The low buzz of a housefly sounded somewhere in the kitchen. It stopped momentarily, started up again, whizzing about in the darkness behind them.

“It was comin’ up to the end of September, when one afternoon he come through the back door with a rake of potatoes stacked along his arm. They were just like a load of junks for the stove. My dear, they were this big!” She held her hands about eight inches apart. “I never seen the like.”

“‘Them’s some potatoes, Matt,’ I said. He held one out to me, the black dirt still stuck to it but, my dear, it was perfect, neither scab nor blemish.” She paused. “I was some happy for him, Nora, happy he was proud of his work. We set about cooking them up that evenin’ for supper, watchin’ them boil up until they split right out of their jackets. ‘Laughing at us,’ was how he put it.”
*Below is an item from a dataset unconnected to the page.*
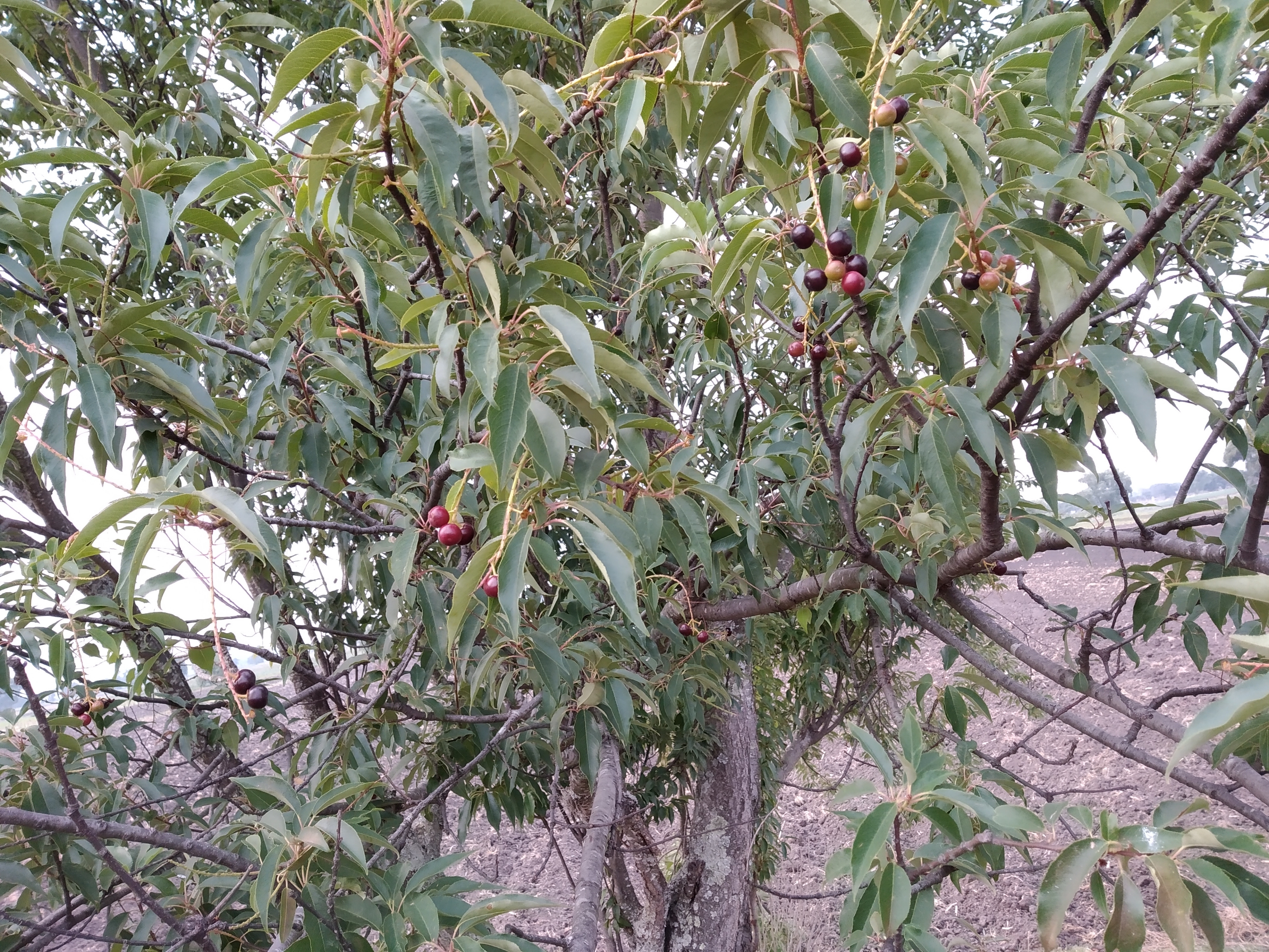 Prunus serotina, capulín.
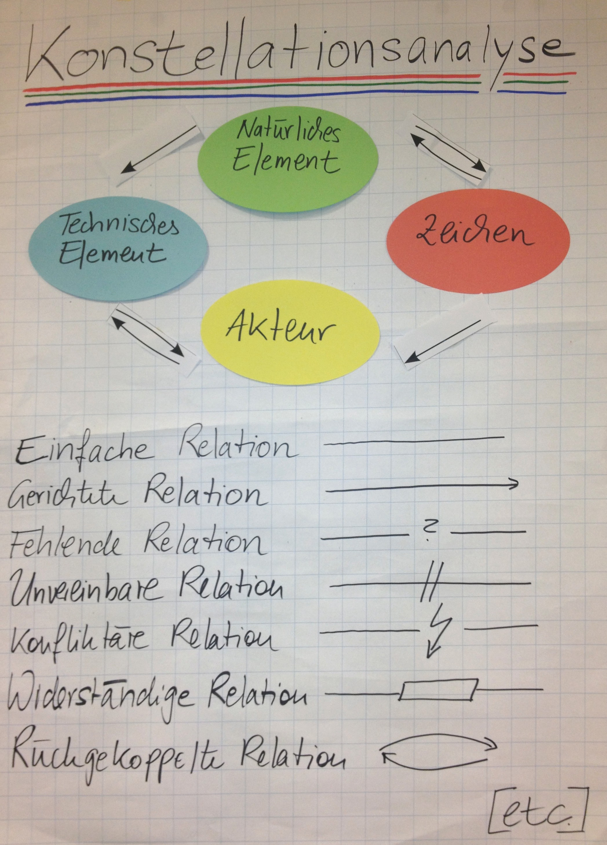 Elemente einer Konstellationsanalyse. Veranstaltung: Nachdenkstatt 2013.
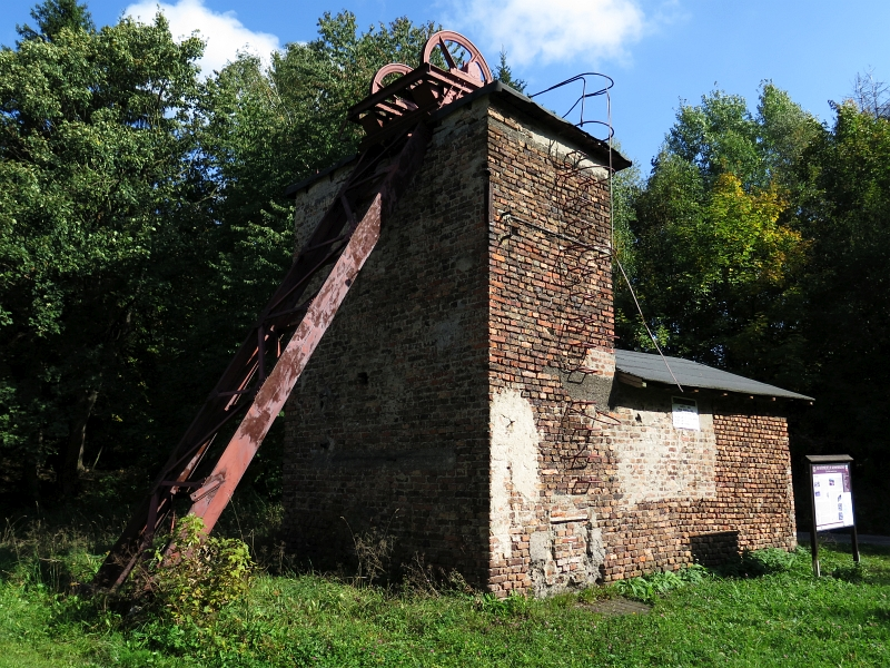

Nora watched Peg’s face. The soft lamplight had smoothed away some of the ravages of time and sickness, leaving a faint trace of the younger woman, open, vulnerable, eager.

“I need not have worried. He brought them in that year hisself, workin’ from early mornin’ to evenin’, layin’ them down in perfect rows against the back wall of the root cellar, and what we didn’t need, he gave away.”

Nora was listening attentively and following every word Peg spoke, but there were other things on her mind and time was running out, so when a lull came in the conversation she asked the one question that had been floating about in her head like a leaf in a murky puddle. “Peg, in all those years did he ever express regret for what he had done to his wife and his child?”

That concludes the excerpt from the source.